If the answer is not in the context, say 'I do not know'. Do not make things up.

Context:
{context}

Question: {query}
"""

### Exercise 13: RAG Answer Generators
**Task:** Create `rag_answer_a(query)` and `rag_answer_b(query)`.

In [110]:
def rag_answer_a(query):
    docs = retrieve_a(query)
    prompt = format_prompt(query, docs)
    response = client.chat.completions.create(
        model="gpt-4o-mini",
        messages=[{"role": "user", "content": prompt}]
    )
    return response.choices[0].message.content

def rag_answer_b(query):
    docs = retrieve_b(query)
    prompt = format_prompt(query, docs)
    response = client.chat.completions.create(
        model="gpt-4o-mini",
        messages=[{"role": "user", "content": prompt}]
    )
    return response.choices[0].message.content

### Exercise 14: Automated Question Generation
**Task:** Generate a question from a random chunk in List A to test our system.

In [111]:
import random
chunk = random.choice(loaded_chunks_a)
print(f"Source: {chunk}")

resp = client.chat.completions.create(
    model="gpt-4o-mini",
    messages=[{"role": "user", "content": f"Write a short question for this text: {chunk}"}]
)
generated_q = resp.choices[0].message.content
print(f"Gen Question: {generated_q}")

Source: Inclination of Equator to Orbit  29.58 deg  
Rotation Period  16.11 hours
Gen Question: What is the inclination of the equator to its orbit?
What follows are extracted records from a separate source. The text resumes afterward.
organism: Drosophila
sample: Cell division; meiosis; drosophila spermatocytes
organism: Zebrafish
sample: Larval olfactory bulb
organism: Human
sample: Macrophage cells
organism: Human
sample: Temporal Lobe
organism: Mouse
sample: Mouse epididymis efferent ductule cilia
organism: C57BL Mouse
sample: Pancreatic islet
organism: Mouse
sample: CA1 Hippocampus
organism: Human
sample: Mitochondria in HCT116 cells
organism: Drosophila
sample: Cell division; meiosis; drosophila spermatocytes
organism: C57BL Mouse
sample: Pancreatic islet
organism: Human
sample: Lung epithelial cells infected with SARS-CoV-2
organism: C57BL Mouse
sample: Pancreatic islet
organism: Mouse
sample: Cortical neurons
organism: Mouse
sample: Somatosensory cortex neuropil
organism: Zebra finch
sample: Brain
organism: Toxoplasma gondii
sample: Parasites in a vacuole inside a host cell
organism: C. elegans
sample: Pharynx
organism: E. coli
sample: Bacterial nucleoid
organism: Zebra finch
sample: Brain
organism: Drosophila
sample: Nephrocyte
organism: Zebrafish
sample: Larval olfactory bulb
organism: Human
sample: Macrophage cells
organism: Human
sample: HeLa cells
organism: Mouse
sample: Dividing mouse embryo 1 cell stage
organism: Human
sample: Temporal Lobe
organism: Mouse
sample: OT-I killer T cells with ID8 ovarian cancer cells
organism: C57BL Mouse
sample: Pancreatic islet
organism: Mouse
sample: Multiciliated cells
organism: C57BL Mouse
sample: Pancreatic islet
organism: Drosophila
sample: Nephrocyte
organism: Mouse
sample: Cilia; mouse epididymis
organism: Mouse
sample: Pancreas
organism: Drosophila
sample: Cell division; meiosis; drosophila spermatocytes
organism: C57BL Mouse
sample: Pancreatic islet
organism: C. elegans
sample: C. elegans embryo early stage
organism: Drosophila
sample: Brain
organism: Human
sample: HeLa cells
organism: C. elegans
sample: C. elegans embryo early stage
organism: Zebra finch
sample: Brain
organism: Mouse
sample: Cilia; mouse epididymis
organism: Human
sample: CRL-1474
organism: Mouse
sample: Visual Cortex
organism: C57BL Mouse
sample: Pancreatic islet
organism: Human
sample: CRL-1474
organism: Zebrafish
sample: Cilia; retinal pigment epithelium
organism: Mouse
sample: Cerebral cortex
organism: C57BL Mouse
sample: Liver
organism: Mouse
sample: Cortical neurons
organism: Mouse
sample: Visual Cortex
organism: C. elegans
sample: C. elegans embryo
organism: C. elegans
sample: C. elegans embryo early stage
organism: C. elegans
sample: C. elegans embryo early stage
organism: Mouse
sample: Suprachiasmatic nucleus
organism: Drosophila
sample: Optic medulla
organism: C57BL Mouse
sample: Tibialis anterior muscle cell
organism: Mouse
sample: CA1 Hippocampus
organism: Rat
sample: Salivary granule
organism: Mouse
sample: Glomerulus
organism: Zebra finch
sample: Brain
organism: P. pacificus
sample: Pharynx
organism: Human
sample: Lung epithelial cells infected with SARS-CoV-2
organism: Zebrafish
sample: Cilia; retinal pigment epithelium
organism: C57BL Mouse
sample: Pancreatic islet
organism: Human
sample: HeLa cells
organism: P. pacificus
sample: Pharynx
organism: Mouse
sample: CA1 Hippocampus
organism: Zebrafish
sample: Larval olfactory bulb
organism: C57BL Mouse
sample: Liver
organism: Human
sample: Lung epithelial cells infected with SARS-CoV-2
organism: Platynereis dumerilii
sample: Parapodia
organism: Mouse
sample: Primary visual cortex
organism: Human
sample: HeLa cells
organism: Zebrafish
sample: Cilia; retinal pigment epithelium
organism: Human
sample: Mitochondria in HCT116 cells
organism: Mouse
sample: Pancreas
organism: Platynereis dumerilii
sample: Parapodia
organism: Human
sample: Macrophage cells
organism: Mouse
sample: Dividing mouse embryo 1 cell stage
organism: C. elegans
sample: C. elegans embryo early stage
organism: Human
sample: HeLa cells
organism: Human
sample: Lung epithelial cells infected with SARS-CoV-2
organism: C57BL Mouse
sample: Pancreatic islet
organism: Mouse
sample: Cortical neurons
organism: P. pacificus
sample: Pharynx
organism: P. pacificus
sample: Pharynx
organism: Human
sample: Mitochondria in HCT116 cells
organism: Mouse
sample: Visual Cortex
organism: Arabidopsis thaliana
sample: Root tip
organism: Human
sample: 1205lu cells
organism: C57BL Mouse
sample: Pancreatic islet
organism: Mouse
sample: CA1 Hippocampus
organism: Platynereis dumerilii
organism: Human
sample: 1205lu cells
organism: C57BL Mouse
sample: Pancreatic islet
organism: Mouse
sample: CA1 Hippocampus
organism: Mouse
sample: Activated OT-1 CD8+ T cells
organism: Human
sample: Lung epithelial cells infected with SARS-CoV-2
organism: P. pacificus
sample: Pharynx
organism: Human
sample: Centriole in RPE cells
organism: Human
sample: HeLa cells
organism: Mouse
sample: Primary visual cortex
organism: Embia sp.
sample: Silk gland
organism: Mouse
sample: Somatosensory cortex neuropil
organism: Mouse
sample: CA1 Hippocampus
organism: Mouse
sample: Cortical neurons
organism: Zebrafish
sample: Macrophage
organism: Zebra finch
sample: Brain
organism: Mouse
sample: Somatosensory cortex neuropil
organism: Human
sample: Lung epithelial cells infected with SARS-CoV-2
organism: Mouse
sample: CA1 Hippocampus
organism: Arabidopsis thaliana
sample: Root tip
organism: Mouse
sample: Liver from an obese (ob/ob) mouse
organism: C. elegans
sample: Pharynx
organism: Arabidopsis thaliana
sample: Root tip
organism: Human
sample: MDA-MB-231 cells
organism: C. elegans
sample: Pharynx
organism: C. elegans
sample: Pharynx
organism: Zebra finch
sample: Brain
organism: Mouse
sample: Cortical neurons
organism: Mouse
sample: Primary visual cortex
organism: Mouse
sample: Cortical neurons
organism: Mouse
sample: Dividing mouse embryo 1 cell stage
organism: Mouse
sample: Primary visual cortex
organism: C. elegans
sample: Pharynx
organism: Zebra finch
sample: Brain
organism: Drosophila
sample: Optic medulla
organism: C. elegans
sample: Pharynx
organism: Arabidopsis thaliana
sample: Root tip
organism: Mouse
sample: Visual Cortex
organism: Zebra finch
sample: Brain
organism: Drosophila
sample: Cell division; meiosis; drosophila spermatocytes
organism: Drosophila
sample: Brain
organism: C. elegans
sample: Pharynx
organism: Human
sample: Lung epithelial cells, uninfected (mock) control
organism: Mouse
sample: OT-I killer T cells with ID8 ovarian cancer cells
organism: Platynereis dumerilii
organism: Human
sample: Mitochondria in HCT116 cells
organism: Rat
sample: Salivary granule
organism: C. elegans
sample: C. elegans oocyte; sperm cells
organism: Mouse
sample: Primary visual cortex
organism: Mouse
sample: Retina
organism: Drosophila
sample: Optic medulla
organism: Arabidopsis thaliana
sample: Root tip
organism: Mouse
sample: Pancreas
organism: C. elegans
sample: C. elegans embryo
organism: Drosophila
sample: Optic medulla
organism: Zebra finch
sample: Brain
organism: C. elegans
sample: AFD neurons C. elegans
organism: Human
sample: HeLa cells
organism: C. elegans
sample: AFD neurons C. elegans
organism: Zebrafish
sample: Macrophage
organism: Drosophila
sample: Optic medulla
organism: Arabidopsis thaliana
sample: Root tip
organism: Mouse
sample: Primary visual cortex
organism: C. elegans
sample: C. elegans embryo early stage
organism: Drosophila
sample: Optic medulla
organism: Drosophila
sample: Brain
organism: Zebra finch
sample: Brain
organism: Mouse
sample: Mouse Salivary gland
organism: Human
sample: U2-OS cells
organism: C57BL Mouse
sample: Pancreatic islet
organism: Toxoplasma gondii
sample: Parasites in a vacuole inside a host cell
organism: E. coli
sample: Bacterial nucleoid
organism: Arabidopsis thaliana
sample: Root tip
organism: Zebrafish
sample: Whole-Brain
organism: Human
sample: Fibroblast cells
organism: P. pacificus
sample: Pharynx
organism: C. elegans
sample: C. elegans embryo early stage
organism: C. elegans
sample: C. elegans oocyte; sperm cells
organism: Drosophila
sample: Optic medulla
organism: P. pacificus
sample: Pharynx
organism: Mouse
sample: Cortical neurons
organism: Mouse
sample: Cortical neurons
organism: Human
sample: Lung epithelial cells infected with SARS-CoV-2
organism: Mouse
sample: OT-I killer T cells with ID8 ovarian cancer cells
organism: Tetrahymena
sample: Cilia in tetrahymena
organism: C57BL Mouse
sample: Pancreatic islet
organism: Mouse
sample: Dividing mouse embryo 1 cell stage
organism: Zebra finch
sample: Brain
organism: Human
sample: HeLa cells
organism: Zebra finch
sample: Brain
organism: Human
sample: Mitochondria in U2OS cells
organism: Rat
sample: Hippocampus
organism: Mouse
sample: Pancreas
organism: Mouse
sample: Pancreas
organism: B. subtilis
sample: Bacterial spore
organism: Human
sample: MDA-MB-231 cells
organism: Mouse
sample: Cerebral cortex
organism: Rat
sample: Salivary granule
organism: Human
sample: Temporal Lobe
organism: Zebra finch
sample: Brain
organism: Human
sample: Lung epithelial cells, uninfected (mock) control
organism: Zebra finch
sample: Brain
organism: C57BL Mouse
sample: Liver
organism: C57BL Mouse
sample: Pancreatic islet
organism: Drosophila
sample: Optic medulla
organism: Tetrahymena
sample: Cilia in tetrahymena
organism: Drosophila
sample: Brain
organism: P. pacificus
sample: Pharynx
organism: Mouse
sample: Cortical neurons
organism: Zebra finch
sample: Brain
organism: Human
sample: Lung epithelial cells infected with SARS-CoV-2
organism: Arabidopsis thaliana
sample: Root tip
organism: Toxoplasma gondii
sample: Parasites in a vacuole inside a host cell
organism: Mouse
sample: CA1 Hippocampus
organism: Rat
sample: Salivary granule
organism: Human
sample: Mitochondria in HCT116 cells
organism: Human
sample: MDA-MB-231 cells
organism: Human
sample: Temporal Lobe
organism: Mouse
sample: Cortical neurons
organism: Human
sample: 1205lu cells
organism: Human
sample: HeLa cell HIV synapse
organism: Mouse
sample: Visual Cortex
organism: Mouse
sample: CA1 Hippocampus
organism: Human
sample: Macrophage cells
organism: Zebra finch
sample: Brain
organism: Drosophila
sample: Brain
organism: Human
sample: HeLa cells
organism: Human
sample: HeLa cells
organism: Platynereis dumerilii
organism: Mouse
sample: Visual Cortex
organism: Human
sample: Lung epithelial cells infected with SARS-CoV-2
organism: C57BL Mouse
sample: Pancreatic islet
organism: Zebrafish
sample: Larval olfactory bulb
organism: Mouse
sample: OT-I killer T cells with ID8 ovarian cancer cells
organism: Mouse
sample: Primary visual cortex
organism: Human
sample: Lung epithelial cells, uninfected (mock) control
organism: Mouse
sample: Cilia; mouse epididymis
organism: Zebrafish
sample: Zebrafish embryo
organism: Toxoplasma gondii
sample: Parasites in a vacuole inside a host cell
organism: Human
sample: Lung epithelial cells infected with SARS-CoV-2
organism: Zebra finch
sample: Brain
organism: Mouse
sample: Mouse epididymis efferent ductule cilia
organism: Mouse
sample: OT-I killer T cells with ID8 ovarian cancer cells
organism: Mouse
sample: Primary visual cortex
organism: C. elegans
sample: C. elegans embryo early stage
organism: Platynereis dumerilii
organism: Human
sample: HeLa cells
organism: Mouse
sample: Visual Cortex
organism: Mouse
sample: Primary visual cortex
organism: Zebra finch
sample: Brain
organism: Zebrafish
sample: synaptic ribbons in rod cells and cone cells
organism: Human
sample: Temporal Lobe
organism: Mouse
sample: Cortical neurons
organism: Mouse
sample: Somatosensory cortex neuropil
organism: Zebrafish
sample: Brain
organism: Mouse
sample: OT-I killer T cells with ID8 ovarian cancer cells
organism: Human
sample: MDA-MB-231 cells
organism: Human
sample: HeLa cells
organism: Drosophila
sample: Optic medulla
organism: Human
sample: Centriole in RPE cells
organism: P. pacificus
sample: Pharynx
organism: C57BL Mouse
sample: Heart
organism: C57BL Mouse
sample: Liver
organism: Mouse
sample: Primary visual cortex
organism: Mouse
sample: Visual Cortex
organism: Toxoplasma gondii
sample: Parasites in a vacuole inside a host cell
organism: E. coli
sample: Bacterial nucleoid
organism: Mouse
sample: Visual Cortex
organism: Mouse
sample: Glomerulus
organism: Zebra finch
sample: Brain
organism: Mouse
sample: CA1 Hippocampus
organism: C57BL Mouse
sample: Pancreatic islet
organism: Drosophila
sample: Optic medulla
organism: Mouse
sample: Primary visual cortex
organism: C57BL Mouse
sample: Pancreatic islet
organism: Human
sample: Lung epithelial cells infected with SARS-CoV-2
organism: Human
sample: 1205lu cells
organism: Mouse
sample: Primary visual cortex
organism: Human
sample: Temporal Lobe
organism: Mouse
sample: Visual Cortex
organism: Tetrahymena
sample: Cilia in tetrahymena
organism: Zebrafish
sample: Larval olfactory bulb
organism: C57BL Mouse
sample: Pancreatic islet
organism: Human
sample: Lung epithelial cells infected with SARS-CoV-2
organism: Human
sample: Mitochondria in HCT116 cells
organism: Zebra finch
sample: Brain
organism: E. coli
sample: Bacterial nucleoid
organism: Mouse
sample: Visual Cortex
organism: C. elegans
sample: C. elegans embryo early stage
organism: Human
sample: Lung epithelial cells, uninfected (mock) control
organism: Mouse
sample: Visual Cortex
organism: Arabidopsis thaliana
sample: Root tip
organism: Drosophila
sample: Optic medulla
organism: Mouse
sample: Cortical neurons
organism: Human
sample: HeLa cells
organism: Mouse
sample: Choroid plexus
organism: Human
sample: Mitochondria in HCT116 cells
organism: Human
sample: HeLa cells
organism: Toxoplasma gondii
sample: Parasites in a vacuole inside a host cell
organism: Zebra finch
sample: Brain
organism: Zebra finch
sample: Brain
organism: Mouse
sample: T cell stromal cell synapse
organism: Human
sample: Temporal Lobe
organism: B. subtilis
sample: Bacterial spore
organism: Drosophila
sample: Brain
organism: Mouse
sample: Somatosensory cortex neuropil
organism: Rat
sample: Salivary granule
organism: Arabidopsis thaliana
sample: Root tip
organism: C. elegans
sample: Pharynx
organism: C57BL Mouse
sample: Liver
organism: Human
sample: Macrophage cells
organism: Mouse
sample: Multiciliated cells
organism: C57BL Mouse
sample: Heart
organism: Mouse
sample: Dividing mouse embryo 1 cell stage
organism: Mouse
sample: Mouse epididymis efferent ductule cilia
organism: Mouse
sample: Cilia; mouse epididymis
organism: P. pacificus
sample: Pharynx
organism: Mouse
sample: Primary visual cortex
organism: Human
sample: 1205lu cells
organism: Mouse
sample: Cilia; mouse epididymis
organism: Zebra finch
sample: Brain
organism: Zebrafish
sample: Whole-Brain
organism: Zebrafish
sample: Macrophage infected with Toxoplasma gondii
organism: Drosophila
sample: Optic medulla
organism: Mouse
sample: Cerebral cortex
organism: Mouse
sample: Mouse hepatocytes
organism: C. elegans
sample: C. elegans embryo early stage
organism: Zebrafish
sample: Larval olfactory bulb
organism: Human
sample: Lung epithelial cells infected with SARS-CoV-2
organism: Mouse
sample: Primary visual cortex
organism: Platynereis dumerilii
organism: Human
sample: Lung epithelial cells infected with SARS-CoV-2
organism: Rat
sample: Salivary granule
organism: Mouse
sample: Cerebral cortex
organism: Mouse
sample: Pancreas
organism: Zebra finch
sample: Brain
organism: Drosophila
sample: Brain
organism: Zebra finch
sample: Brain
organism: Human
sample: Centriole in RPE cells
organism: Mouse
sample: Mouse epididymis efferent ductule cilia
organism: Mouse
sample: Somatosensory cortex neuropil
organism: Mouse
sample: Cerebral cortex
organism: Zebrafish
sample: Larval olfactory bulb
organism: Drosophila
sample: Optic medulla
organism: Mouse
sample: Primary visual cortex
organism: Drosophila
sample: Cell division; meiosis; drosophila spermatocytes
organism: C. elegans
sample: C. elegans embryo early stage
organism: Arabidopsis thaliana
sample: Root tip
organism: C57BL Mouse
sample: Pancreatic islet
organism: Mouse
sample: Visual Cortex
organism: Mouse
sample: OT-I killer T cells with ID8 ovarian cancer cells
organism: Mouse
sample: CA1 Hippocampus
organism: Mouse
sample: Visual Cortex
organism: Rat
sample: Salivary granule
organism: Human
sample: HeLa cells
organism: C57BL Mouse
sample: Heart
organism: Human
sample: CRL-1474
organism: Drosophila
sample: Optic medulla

### Exercise 15: Side-by-Side Comparison & Out-of-Context Test
**Task:** 
1. Define a list containing valid questions AND an **out-of-context** question (e.g., about France).
2. Loop through them, getting answers from Pipeline A and Pipeline B.
3. Display a Pandas DataFrame comparing the two results.

In [113]:
test_questions = [
    "What is the great red spot on jupiter?",     # Should retrieve from Jupiter
    "How hot is Venus?",                          # Should retrieve from Venus
    "What is the capital of France?"              # Out of context -> Should say "I do not know"
]

results = []

for q in test_questions:
    # Run both pipelines
    ans_a = rag_answer_a(q)
    ans_b = rag_answer_b(q)
    
    results.append({
        "Question": q,
        "Answer A (Local)": ans_a,
        "Answer B (OpenAI)": ans_b
    })

# Create Comparison Table
df_compare = pd.DataFrame(results)
pd.set_option('display.max_colwidth', None)
df_compare

Unnamed: 0,Question,Answer A (Local),Answer B (OpenAI)
0,What is the great red spot on jupiter?,The Great Red Spot is a storm on Jupiter.,The Great Red Spot is a storm on Jupiter.
1,How hot is Venus?,Venus is 462°C.,Venus is 462°C.
2,What is the capital of France?,I do not know.,I do not know.